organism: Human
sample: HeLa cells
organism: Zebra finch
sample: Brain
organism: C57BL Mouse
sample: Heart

• • • • • • •

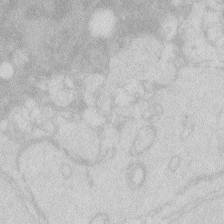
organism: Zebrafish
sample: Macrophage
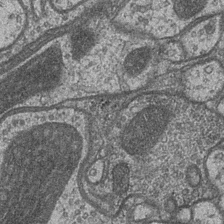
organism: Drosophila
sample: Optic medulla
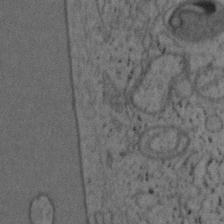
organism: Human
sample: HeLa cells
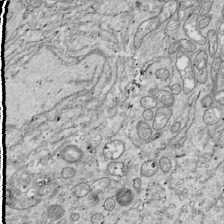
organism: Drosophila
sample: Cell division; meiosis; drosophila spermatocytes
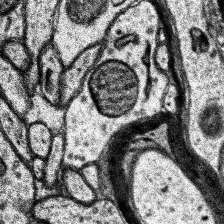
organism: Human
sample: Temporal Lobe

• • • • • • •

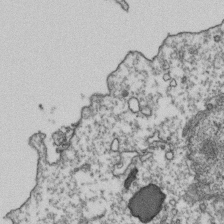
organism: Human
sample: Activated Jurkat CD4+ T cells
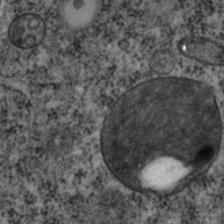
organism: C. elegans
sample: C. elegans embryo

• • • • • • •

● **EXERCISE DETAILS**
Pictures aside, print exactly the lines above starting with the one containing "sample: Macrophage" and going on through the one containing "sample: Temporal Lobe".

● **EXERCISE SOLUTION**
sample: Macrophage
organism: Drosophila
sample: Optic medulla
organism: Human
sample: HeLa cells
organism: Drosophila
sample: Cell division; meiosis; drosophila spermatocytes
organism: Human
sample: Temporal Lobe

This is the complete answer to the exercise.